## What is being asked
Would you transcribe the listing exactly as it stands, minus any images?

+ + + + +

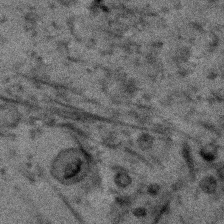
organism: Human
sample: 1205lu cells
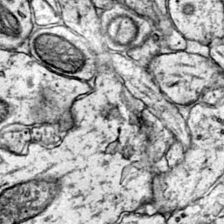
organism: Mouse
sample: Primary visual cortex
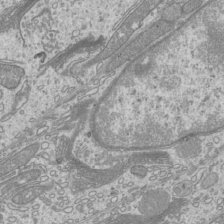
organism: Mouse
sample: Cilia; mouse epididymis
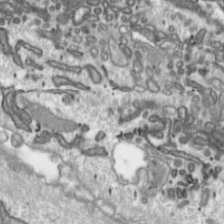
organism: Toxoplasma gondii
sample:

+ + + + +

## Result
organism: Human
sample: 1205lu cells
organism: Mouse
sample: Primary visual cortex
organism: Mouse
sample: Cilia; mouse epididymis
organism: Toxoplasma gondii
sample:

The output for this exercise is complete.